In this article we look at how to to minimize dropped connections during a planned failover in an Active/Stand-by setup using the Google Cloud Load Balancer (GCLB) in front of BIG-IP. This is a companion article to the video demo on DevCentral YouTube (linked below).
You are doing your job when you fail.
You are successful at your job when you fail fast and recover.
BIG-IP can use gratuitous ARP to trigger a very fast device failover in an active/stand-by (A/S) configuration in an on-premises environment. In a cloud environment there is no Layer 2 environment to support ARP. Instead the BIG-IP must rely on DNS, API calls, or a “native” load balancer to trigger failover. This can vary failover time from seconds to minutes depending on the failover mechanism.
It may seem odd but load balancing load balancers is not uncommon. Two-tiers can provide an easier architecture to maintain and provide greater flexibility. In this scenario the Google Cloud Load Balancer will be acting as a L4 TCP proxy that brings traffic to the BIG-IP to apply L7 HTTP policies (I.e. WAF protection).
Getting started in the cloud can be challenging. F5 provides Google Deployment Manager (GDM) Templates to expedite your launch into the cloud. We will focus on the “via-lb” template that takes care of setting up a pair of BIG-IP in an A/S configuration and using GCLB in front. It can also be used for an A/A configuration, this is described later in the article. There is also a “via-api” method that does not use GCLB that can be useful in scenarios where it is desired to have direct access to the packet and/or a non-TCP based service. For more information about deploying in GCP with BIG-IP please visit: https://clouddocs.f5.com/cloud/public/v1/google_index.html
After deploying the “via-lb” GDM template you will have a scenario where the GCLB is sending traffic to the active BIG-IP.
The template also creates two virtual servers. One for data-plane traffic (port 80) and one for monitoring (port 40000).
When a failover is triggered the BIG-IP that was previously active begins to drop connections immediately. This is due to both the data-plane and monitoring service will default to dropping connections when a BIG-IP goes into stand-by mode. Since the GCLB considers the device that was previously “stand-by” as down (health checks were failing while in stand-by mode) it has to wait until it detects the second device as “healthy” before sending traffic to that device.
Depending on the threshold of how GCLB is configured this could take 10-15 seconds to occur. This isn’t terrible (acceptable for most basic use cases), but bad if you have an application that is sensitive to dropped connections.

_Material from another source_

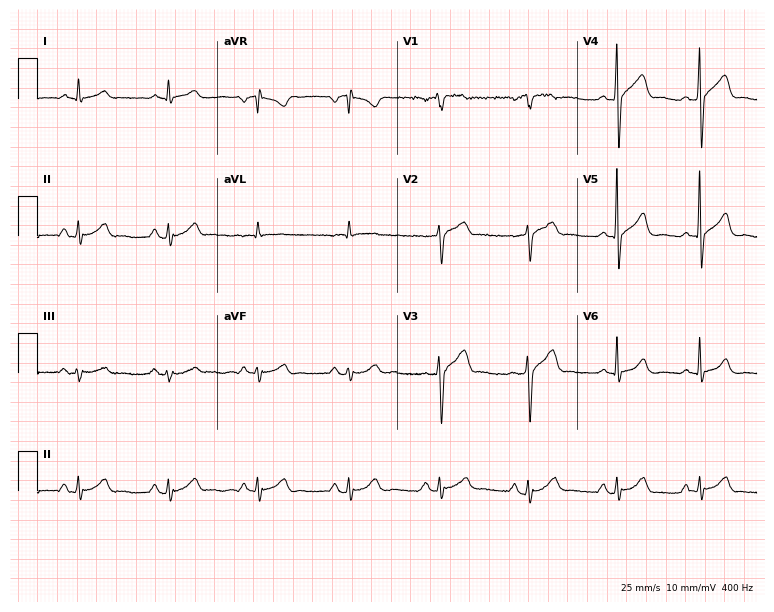
12-lead ECG from a 48-year-old male patient. Recorded interpretation: within normal limits.

To make failover occur faster we can modify the settings of the BIG-IP to improve the failover time. The two changes are:
Changing the traffic group to NONE of the virtual-address of the virtual server will cause the BIG-IP to always respond to traffic. This is not safe to do in an on-premises environment (will create IP address conflicts), but is OK to perform in a cloud environment where the networking is “owned” by the cloud provider. This allows the BIG-IP to still accept connections when it is in stand-by mode.
When you change the virtual-address to traffic group NONE this creates an Active/Active (A/A) configuration. Both the data-plane and health monitor will always respond to traffic. In order to make it act as an A/S configuration you need to make an additional change.
The second change is to create a separate health monitor that will track the state of the BIG-IP. This will allow GCLB to detect when a device has gone into stand-by mode and stop sending traffic to that device.
One method of configuring the health monitor is to create a new health monitor on a “bogus” virtual server (I.e. 255.255.255.254) that is on the default “traffic-group-1". The existing monitor can be replaced with a new monitor that uses an iRule to target the “bogus” virtual. The result of this is the health monitor will go “down” when the BIG-IP is in stand-by, but the “real” virtual server will still accept traffic.
This failover can be seen in the demo video where you can see both the “Bad” and the “Good” failover occurring simultaneously, and you can compare the results (spoiler alert: Good is better).
To help visualize the failover I created a Python script that displays “All Good” while the service is up. When a failure is detected it displays “Trouble!”. In the video you can see that the “Bad” failover drops connections for ~20 seconds. The “Good” failover does not drop any connections. The script tests for failures by establishing a new connection once a second and timing out if the connection takes longer than 1 second to be created.
Bad Failover: 20 seconds of dropped connections
Good Failover: No dropped connections
This article featured Google Cloud Platform, but the same methodology can be applied in other cloud environments as well. It is not always necessary to use A/S or it may be OK to drop connections for a brief period of time; but in case it isn’t, you now know how to fail faster in the cloud.